Background: Endoscopic polypectomy is believed to reduce the incidence of colorectal cancer, and it has become a standard practice for the removal of gastrointestinal polyps. However, for patients with implanted cardiac devices, endoscopic polypectomy is thought to be relatively contraindicated. Aside from two case reports from around 10 years ago, few studies have evaluated the safety of endoscopic polypectomy for this population. In this study, polypectomy was performed in 14 consecutive pacemaker patients to determine the safety of endoscopic polypectomy using high-frequency current in patients with implanted cardiac devices.

Methods: Fourteen patients with gastrointestinal polyps and implanted cardiac devices were evaluated, and endoscopic polypectomy was performed. Continuous monitoring of heart rate, blood pressure, oxygen saturation and electrocardiographic tracing was conducted. A trained cardiologist was present during the procedures. At the end of the procedures, the cardiac devices were reinterrogated to check for any changes.

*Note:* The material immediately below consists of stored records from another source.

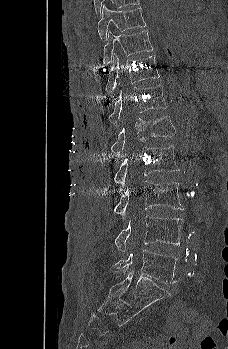

Spine CT · sagittal view · the image is 228 mm wide
Each box given as x1,y1,x2,y2.
| vertebra | x1 | y1 | x2 | y2 |
|---|---|---|---|---|
| L5 | 112 | 250 | 178 | 283 |
| L4 | 114 | 215 | 183 | 252 |
| L3 | 114 | 180 | 184 | 216 |
| L2 | 114 | 145 | 179 | 185 |
| L1 | 110 | 116 | 175 | 157 |
| T12 | 108 | 85 | 167 | 127 |
| T11 | 105 | 53 | 159 | 95 |
| T10 | 102 | 30 | 153 | 64 |
| T9 | 97 | 5 | 146 | 40 |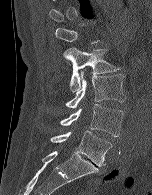 CT spine. image width 152 mm. sagittal view
Each vertebra maps to its box as [x1, y1, x2, y2], the pixel coordinates of its top-left and bottom-right corners.
Not every vertebra on this slice has a box: a vertebra is boxed only from the first to the last slice where its cross-section is at least a third of its largest, and this slice is outside that range for at least one of them.
{"vertebrae":{"L5":[50,130,112,166],"L4":[60,104,123,137],"L3":[65,71,126,108],"L2":[63,47,120,91]}}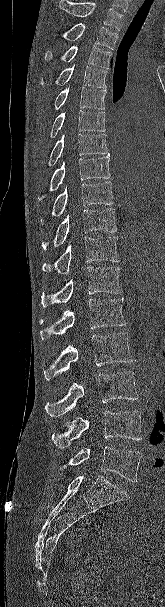
CT spine; sagittal view; bone window. Boxes: x1 y1 x2 y2 (pixel coords, space-separated).
Vertebrae that run past the top of the scan are left unlabeled.
T2: 54 23 117 49
T3: 45 45 111 68
T4: 40 64 108 88
T5: 54 85 106 109
T6: 50 110 105 137
T7: 48 134 108 165
T8: 38 154 110 200
T9: 41 181 113 223
T10: 41 208 117 249
T11: 42 236 119 272
T12: 41 266 122 307
L1: 40 298 125 339
L2: 43 332 135 380
L3: 45 371 138 416
L4: 51 411 141 448
L5: 59 446 141 481

Results: Our results showed that a total of 61 procedures in 14 patients were all successfully completed, and no abnormalities were identified during continuous monitoring. There were no statistically significant differences in the preoperation, intraoperation and postoperation data. None of the patients suffered any arrhythmias or functional disruption to their cardiac devices.

Conclusions: Endoscopic polypectomy using high-frequency current appears to be safe when performed in patients with pacemakers. However, larger multicentre studies are needed to confirm the safety of this procedure in this patient population.

"Endoscopic polypectomy for pacemaker patients: is it safe?" by Yue Li  and others.